On est loin du récit tire-larme qu'on pourrait entrapercevoir en lisant ces quelques lignes, Kitano nous emmène dans un film magique bourré d'humour entre absurde et bon enfant, un humour à la fois très japonais et universel qui ponctue un été qui s'étire sur fond de mélancolie, un été qui permet à Kikujiro de panser quelques plaies venues d'un passé encore vif, de se trouver un but, de combler sa tristesse en chassant celle de Masao, maladroitement, se substituant au père absent et à la mère partie d'une manière pataude mais tellement attendrissante.

C'est un road-movie fait de rencontres insolites entre un libraire itinérant au grand cœur, deux bikers aussi inoffensifs que sympathiques et prêt à tout - sous la férule d'un Kikujiro qui les moleste gentiment. C'est un festival japonais aussi effrayant que fantastique, c'est un arrêt de bus devenant à la fois abri et scène de théâtre propice à tous les gags. C'est un jeune couple souriant que l'on rencontre le temps d'un trajet en stop, un gérant d'hôtel aussi patient qu'affable, un campement au bord d'une rivière peuplé de poulpes, poissons et autres extraterrestres. Et toute cette aventure sur la superbe musique de Hisaishi, violoncelles et violons tandis que résonnent les quelques notes entêtantes, si simples et si belles qui constitueront le thème principale.

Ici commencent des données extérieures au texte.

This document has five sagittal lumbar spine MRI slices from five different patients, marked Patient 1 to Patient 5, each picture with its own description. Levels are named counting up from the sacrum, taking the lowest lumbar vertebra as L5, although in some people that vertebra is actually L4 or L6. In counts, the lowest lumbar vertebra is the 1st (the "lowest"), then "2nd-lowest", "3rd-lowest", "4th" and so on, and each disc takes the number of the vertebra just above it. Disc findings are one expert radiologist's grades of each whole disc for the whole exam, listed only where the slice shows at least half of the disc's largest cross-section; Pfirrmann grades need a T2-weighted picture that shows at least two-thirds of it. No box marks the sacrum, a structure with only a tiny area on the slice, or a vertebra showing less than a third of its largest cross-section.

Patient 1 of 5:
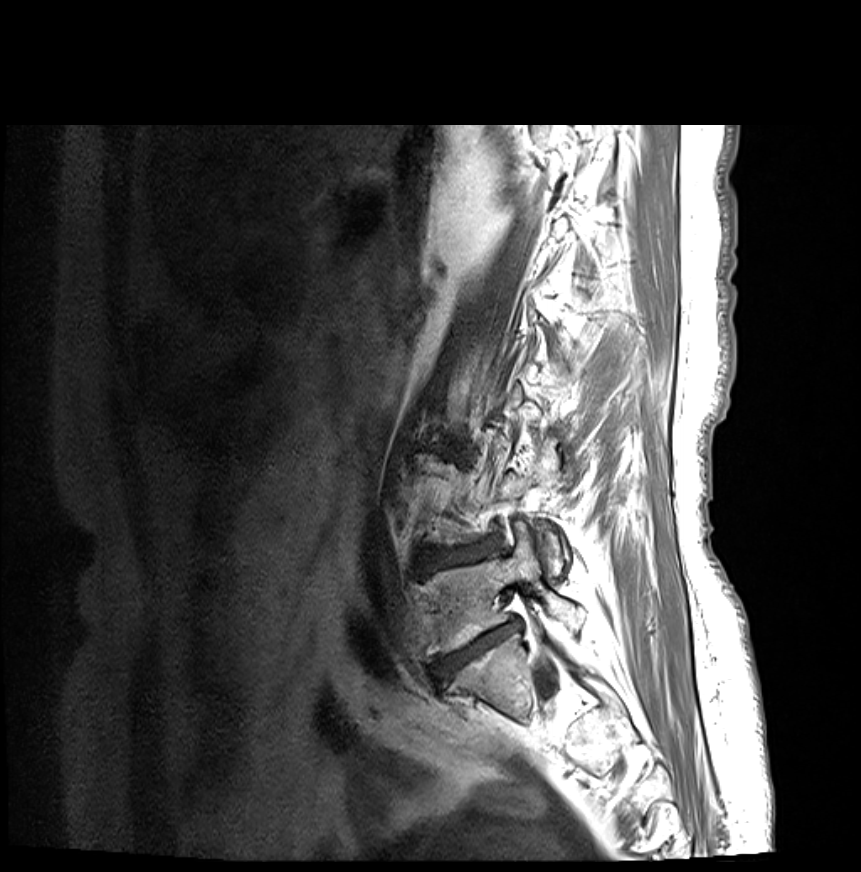 MRI lumbar spine (T1-weighted), sagittal plane | Sagittal slice index 5
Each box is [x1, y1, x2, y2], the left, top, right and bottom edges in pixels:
IVD L5/S1 at [430, 621, 519, 680] | L4/L5 at [417, 541, 495, 575] | L5 vertebra at [415, 523, 581, 658]

Expert MSK radiologist gradings (per disc):
- L4/L5: upper-endplate change, disc narrowing, lower-endplate change, Modic type II, disc herniation, disc bulging
- L5/S1: lower-endplate change, Modic type II, disc bulging, disc narrowing, upper-endplate change

Patient 2 of 5:
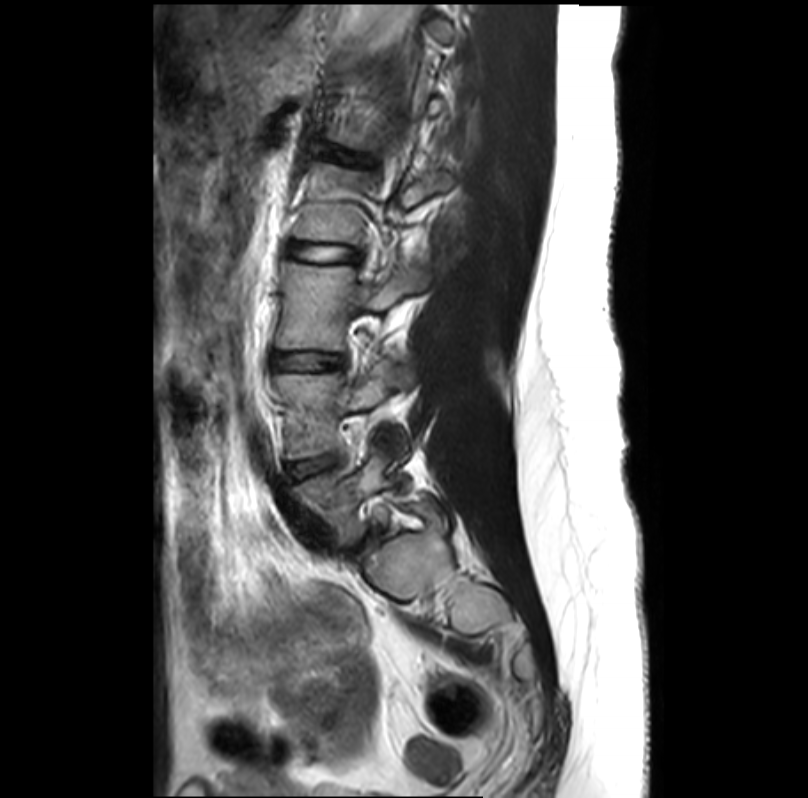
Sex F | MRI lumbar spine (T2-weighted), sagittal plane
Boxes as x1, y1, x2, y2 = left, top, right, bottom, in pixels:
Intervertebral disc L4/L5 (2nd-lowest disc) at 287, 455, 337, 475; L2 (4th vertebra) at 294, 165, 451, 244; L4 (2nd-lowest vertebra) at 275, 361, 405, 460; L2/L3 (4th disc) at 287, 243, 355, 261; intervertebral disc L1/L2 (5th disc) at 310, 144, 370, 164; intervertebral disc L3/L4 (3rd-lowest disc) at 273, 352, 338, 367; L3 (3rd-lowest vertebra) at 277, 263, 427, 349; L5 (lowest vertebra) at 295, 449, 393, 540.

Degenerative findings by level:
- L3/L4 (3rd-lowest disc): disc bulging
- L1/L2 (5th disc), L2/L3 (4th disc): no herniation, bulging, narrowing, spondylolisthesis, endplate or Modic change recorded

Patient 3 of 5:
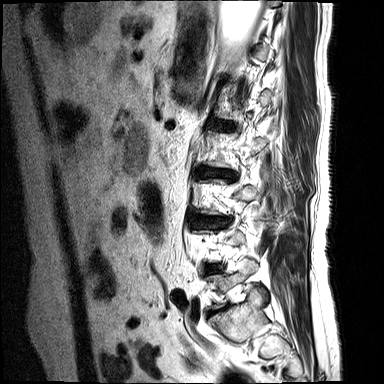
Image 384x384. Sagittal slice index 13. MRI lumbar spine (T2-weighted), sagittal plane.
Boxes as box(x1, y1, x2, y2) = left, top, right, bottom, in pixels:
4th disc at box(205, 169, 233, 178); 2nd-lowest disc at box(207, 265, 220, 272).

Expert MSK radiologist gradings (per disc):
  4th disc: lower-endplate change, disc narrowing, disc herniation, Modic type II

Patient 4 of 5:
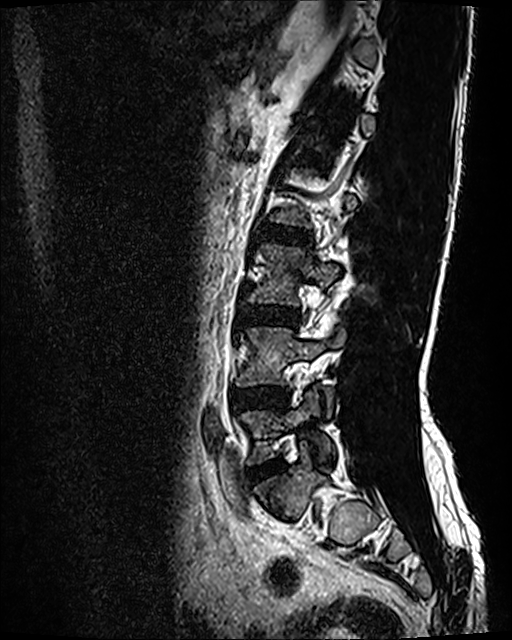 Sagittal T2 SPACE (3D) lumbar spine MRI
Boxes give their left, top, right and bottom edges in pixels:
- 3rd-lowest vertebra at left=248, top=245, right=339, bottom=304
- lowest disc at left=249, top=462, right=282, bottom=480
- 4th disc at left=267, top=228, right=308, bottom=244
- 3rd-lowest disc at left=243, top=305, right=297, bottom=324
- lowest vertebra at left=241, top=388, right=334, bottom=464
- 5th disc at left=306, top=155, right=319, bottom=159
- 2nd-lowest disc at left=234, top=389, right=283, bottom=408
- 2nd-lowest vertebra at left=237, top=327, right=346, bottom=412

Radiological gradings:
- 3rd-lowest disc: disc bulging

Patient 5 of 5:
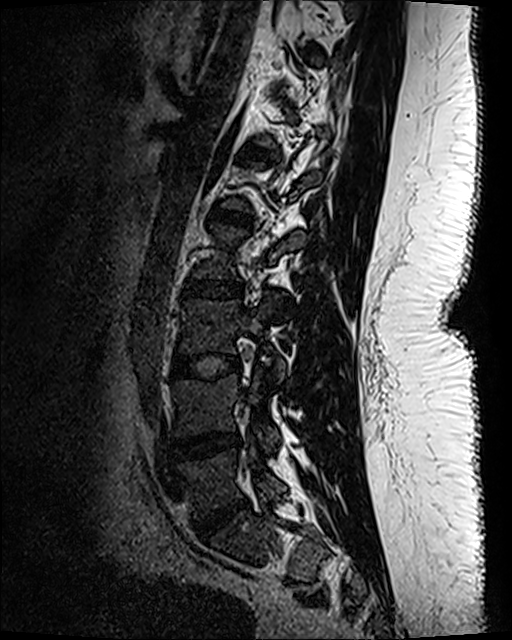

Sex F; MRI lumbar spine (T2 SPACE (3D)), sagittal plane; Image 512x640

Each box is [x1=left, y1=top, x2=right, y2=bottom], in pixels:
• 3rd-lowest disc = [x1=171, y1=353, x2=240, y2=378]
• 2nd-lowest vertebra = [x1=175, y1=374, x2=279, y2=449]
• 6th disc = [x1=242, y1=144, x2=268, y2=159]
• 4th disc = [x1=181, y1=276, x2=244, y2=298]
• 4th vertebra = [x1=194, y1=225, x2=305, y2=304]
• 2nd-lowest disc = [x1=173, y1=432, x2=239, y2=461]
• lowest vertebra = [x1=179, y1=447, x2=286, y2=516]
• 3rd-lowest vertebra = [x1=180, y1=300, x2=284, y2=379]
• 5th disc = [x1=207, y1=205, x2=254, y2=228]
• lowest disc = [x1=195, y1=498, x2=247, y2=536]

Radiological gradings:
  3rd-lowest disc: Pfirrmann grade 1
  2nd-lowest disc: Pfirrmann grade 3, disc narrowing, disc bulging
  lowest disc: Pfirrmann grade 4, disc narrowing, disc bulging
  4th disc: Pfirrmann grade 1
  5th disc: no Modic or endplate change, herniation, narrowing, bulging or spondylolisthesis recorded

Cette musique qui nous évoque l'été, sa chaleur, ses joies, ses peines. Qui nous ramène nous aussi en enfance.
Entre un Kitano dont le mutisme cède progressivement la place à la parole, émouvant jusque dans sa vulgarité et un Yusuke Sekiguchi (l'enfant) presque naturel on les suit tous naturellement tandis qu'ils rencontrent une galerie de personnages tous plus loufoques les uns que les autres.
L'été de Kikujiro c'est l'histoire d'un Yakuza qui se trouve beaucoup de similarités avec un gosse solitaire et un peu faiblard et qui au fil du temps, devient son ange gardien.

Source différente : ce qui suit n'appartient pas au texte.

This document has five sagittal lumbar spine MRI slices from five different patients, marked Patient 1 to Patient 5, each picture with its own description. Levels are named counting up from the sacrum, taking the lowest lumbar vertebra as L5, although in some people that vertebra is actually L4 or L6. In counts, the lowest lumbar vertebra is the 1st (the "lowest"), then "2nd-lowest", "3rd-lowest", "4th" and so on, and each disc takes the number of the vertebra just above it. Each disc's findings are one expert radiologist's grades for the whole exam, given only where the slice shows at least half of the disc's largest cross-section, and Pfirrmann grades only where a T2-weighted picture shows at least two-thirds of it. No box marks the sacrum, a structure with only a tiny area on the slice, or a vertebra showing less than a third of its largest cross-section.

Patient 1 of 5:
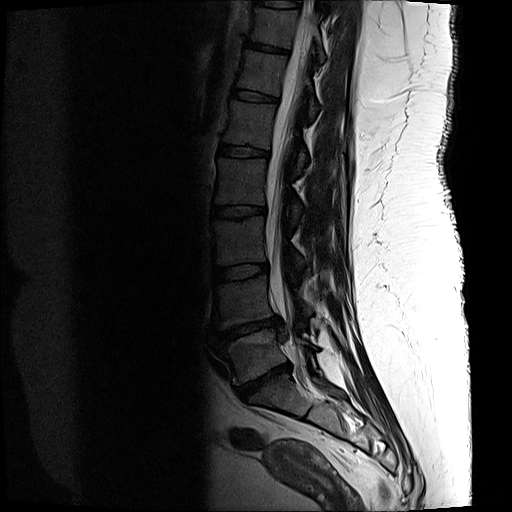 Lumbar spine MR, T2-weighted, sagittal

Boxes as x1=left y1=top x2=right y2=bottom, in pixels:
Spinal canal at x1=265 y1=0 x2=313 y2=360, T12 at x1=236 y1=50 x2=319 y2=119, T11 at x1=250 y1=7 x2=326 y2=62, L2 vertebra at x1=214 y1=158 x2=305 y2=224, intervertebral disc T12/L1 at x1=233 y1=89 x2=276 y2=101, intervertebral disc L5/S1 at x1=235 y1=362 x2=291 y2=401, L2/L3 at x1=212 y1=205 x2=265 y2=217, L5 vertebra at x1=224 y1=328 x2=317 y2=384, intervertebral disc L3/L4 at x1=214 y1=263 x2=268 y2=281, L3 at x1=212 y1=216 x2=307 y2=269, L4 vertebra at x1=214 y1=276 x2=312 y2=329, intervertebral disc T11/T12 at x1=245 y1=41 x2=288 y2=52, L1 at x1=223 y1=100 x2=308 y2=173, L4/L5 at x1=219 y1=317 x2=285 y2=342, L1/L2 at x1=219 y1=144 x2=268 y2=157.

Radiological gradings:
• T11/T12: Pfirrmann grade 3, lower-endplate change
• L1/L2: Pfirrmann grade 3, lower-endplate change
• L3/L4: Pfirrmann grade 3
• T12/L1: Pfirrmann grade 3
• L2/L3: Pfirrmann grade 3, upper-endplate change, lower-endplate change
• L5/S1: Pfirrmann grade 5, lower-endplate change, Modic type II, upper-endplate change, disc narrowing, disc herniation
• L4/L5: Pfirrmann grade 5, Modic type II, upper-endplate change, disc herniation, disc narrowing, lower-endplate change

Patient 2 of 5:
Lumbar spine MR, T1-weighted, sagittal. Sex F. Image 477x478.

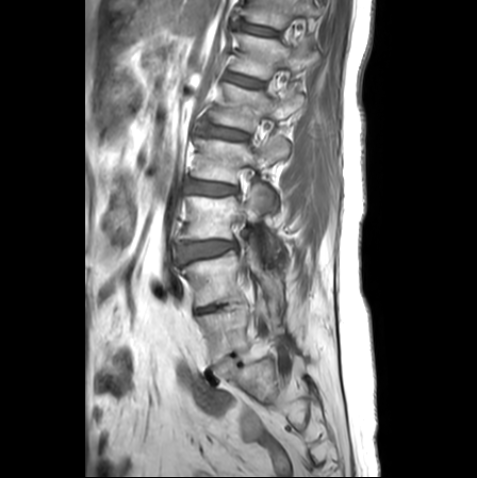 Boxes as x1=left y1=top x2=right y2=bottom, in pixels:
3rd-lowest disc: x1=177 y1=241 x2=235 y2=262 | 5th disc: x1=204 y1=123 x2=247 y2=139 | 4th disc: x1=186 y1=180 x2=238 y2=194 | 4th vertebra: x1=192 y1=136 x2=289 y2=209 | 5th vertebra: x1=210 y1=83 x2=304 y2=130 | lowest disc: x1=210 y1=355 x2=242 y2=380 | 3rd-lowest vertebra: x1=179 y1=184 x2=279 y2=264 | 2nd-lowest vertebra: x1=180 y1=231 x2=284 y2=312 | lowest vertebra: x1=197 y1=282 x2=269 y2=364 | 6th vertebra: x1=230 y1=33 x2=318 y2=79 | 2nd-lowest disc: x1=197 y1=304 x2=225 y2=313 | 7th disc: x1=239 y1=21 x2=278 y2=35 | 7th vertebra: x1=243 y1=0 x2=321 y2=28 | 6th disc: x1=226 y1=72 x2=264 y2=87

Per-level radiological findings:
• 2nd-lowest disc: disc narrowing
• 4th disc: disc bulging, lower-endplate change, upper-endplate change
• 5th disc: upper-endplate change, lower-endplate change
• 3rd-lowest disc: upper-endplate change, lower-endplate change, disc bulging, Modic type II
• 6th disc, lowest disc, 7th disc: no spondylolisthesis, narrowing, bulging, herniation, Modic or endplate change recorded

Patient 3 of 5:
Slice spacing 3.3 mm; Patient sex: M; Sagittal slice index 11; MRI lumbar spine (T1-weighted), sagittal plane; Philips Healthcare Ingenia (3T); Image 448x449 
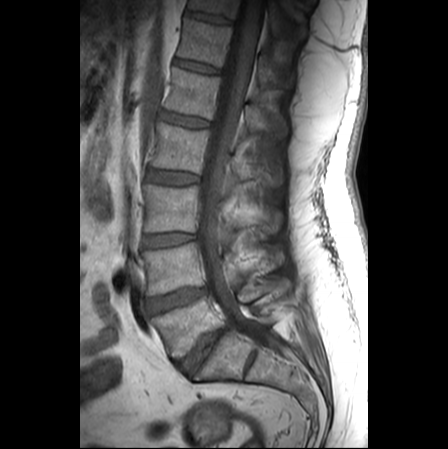 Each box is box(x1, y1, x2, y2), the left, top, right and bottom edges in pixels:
Spinal canal at box(197, 0, 280, 351).
L2 at box(150, 122, 282, 186).
L1/L2 at box(160, 111, 208, 127).
L1 vertebra at box(165, 68, 287, 137).
L5 at box(151, 280, 290, 359).
L3/L4 at box(144, 233, 193, 246).
T12 vertebra at box(178, 18, 293, 87).
L2/L3 at box(148, 170, 198, 184).
T12/L1 at box(175, 59, 219, 73).
T11 at box(190, 0, 281, 31).
L5/S1 at box(177, 327, 227, 373).
L3 vertebra at box(144, 185, 282, 234).
L4 vertebra at box(143, 242, 284, 295).
Intervertebral disc T11/T12 at box(187, 11, 231, 23).
L4/L5 at box(149, 288, 205, 313).

Degenerative findings by level:
• L4/L5: disc bulging, Modic type II
• L5/S1: disc narrowing, disc bulging, Modic type II
• L1/L2, L2/L3, T12/L1, L3/L4, T11/T12: no Modic or endplate change, herniation, narrowing, bulging or spondylolisthesis recorded

Patient 4 of 5:
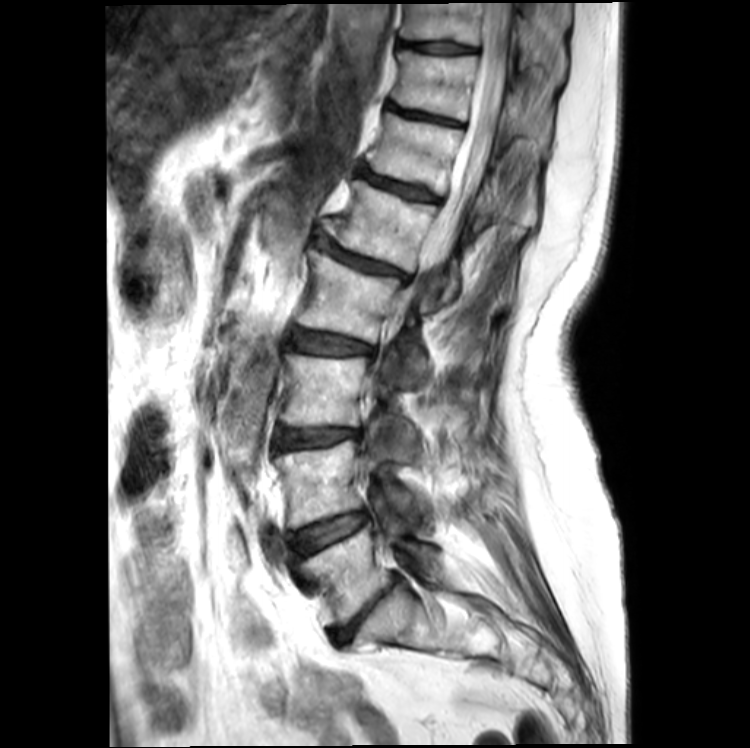 750x748 px; MRI lumbar spine (T2-weighted), sagittal plane; Slice spacing 4.4 mm
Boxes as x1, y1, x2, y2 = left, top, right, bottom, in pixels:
IVD L4/L5 (2nd-lowest disc) at 295, 510, 370, 555.
IVD T11/T12 (7th disc) at 389, 104, 462, 125.
L5 (lowest vertebra) at 303, 519, 432, 627.
T11 (7th vertebra) at 393, 51, 522, 133.
L3 (3rd-lowest vertebra) at 282, 354, 417, 446.
L4 (2nd-lowest vertebra) at 276, 439, 413, 528.
L2 (4th vertebra) at 297, 250, 427, 382.
T12 (6th vertebra) at 365, 112, 494, 235.
T10 (8th vertebra) at 400, 3, 531, 54.
L1 (5th vertebra) at 324, 178, 458, 303.
IVD L1/L2 (5th disc) at 320, 238, 410, 280.
L2/L3 (4th disc) at 289, 327, 376, 353.
L3/L4 (3rd-lowest disc) at 278, 427, 361, 448.
Thecal sac / spinal canal at 384, 3, 513, 355.
T12/L1 (6th disc) at 358, 167, 440, 201.
T10/T11 (8th disc) at 403, 42, 478, 54.
L5/S1 (lowest disc) at 330, 580, 398, 644.

Radiological gradings:
• T12/L1 (6th disc): Pfirrmann grade 4, Modic type II, upper-endplate change, disc narrowing, lower-endplate change
• L2/L3 (4th disc): Pfirrmann grade 3, disc bulging, Modic type II
• T10/T11 (8th disc): Pfirrmann grade 2, lower-endplate change
• L3/L4 (3rd-lowest disc): Pfirrmann grade 3, Modic type II, disc bulging, disc narrowing
• L4/L5 (2nd-lowest disc): Pfirrmann grade 3, Modic type II, disc bulging
• T11/T12 (7th disc): Pfirrmann grade 4, disc narrowing, Modic type II, lower-endplate change, upper-endplate change
• L1/L2 (5th disc): Pfirrmann grade 4, lower-endplate change, disc narrowing, disc bulging, upper-endplate change, spondylolisthesis, Modic type II
• L5/S1 (lowest disc): disc bulging, upper-endplate change, disc narrowing, lower-endplate change

Patient 5 of 5:
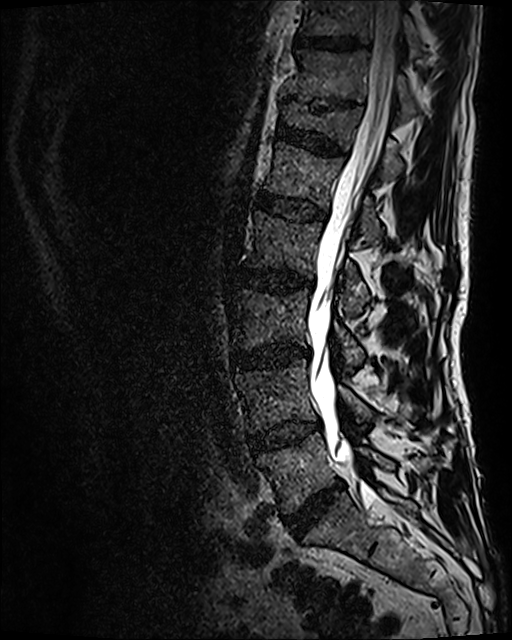 Sagittal T2 SPACE (3D) lumbar spine MRI
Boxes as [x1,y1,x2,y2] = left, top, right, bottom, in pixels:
Segmented structures:
- spinal canal: [307,0,413,527]
- L3 vertebra: [230,289,364,372]
- T11 vertebra: [286,50,415,117]
- T10/T11: [295,36,359,49]
- disc L2/L3: [236,269,313,291]
- L2 vertebra: [247,211,371,318]
- T10 vertebra: [301,0,426,56]
- disc L4/L5: [249,422,318,452]
- disc L5/S1: [285,482,342,537]
- T11/T12: [312,100,350,109]
- L1 vertebra: [265,140,381,243]
- T12: [280,104,402,179]
- L5 vertebra: [257,432,435,513]
- L4 vertebra: [235,359,372,433]
- T12/L1: [276,123,344,155]
- disc L1/L2: [257,192,326,220]
- L3/L4: [234,347,309,368]

Degenerative findings by level:
- L3/L4: Pfirrmann grade 4, disc narrowing, Modic type II, disc bulging
- L1/L2: Pfirrmann grade 3
- T11/T12: lower-endplate change, disc narrowing, upper-endplate change
- L2/L3: Pfirrmann grade 3, Modic type II, disc bulging
- L5/S1: Pfirrmann grade 4, disc narrowing, disc bulging
- T10/T11: Pfirrmann grade 3
- L4/L5: Pfirrmann grade 3, Modic type II, disc bulging
- T12/L1: Pfirrmann grade 3, upper-endplate change, lower-endplate change

Incroyablement poétique, mélancolique, drôle, ce film de Kitano est pour l'instant celui que j'aime le plus. Il est d'une justesse rare et quitter les personnages représente un vrai déchirement. De toute façon, tout le cinéma a pu entendre mon rire communicatif et bruyant résonner pendant les trois quarts du film, tandis que j'ai caché mes larmes aux moments les plus émouvants. Je suis rarement sorti d'une séance avec une telle joie et un tel bonheur.

Ps : Chiche que je retrouve le nom du bonhomme, il s'appelait Manuel - Manuel Chiche. Et c'est le patron de Wild Side, dieu sait que j'adore cette boite qui nous déniche plein de trucs venus d'Asie. Un grand merci à lui.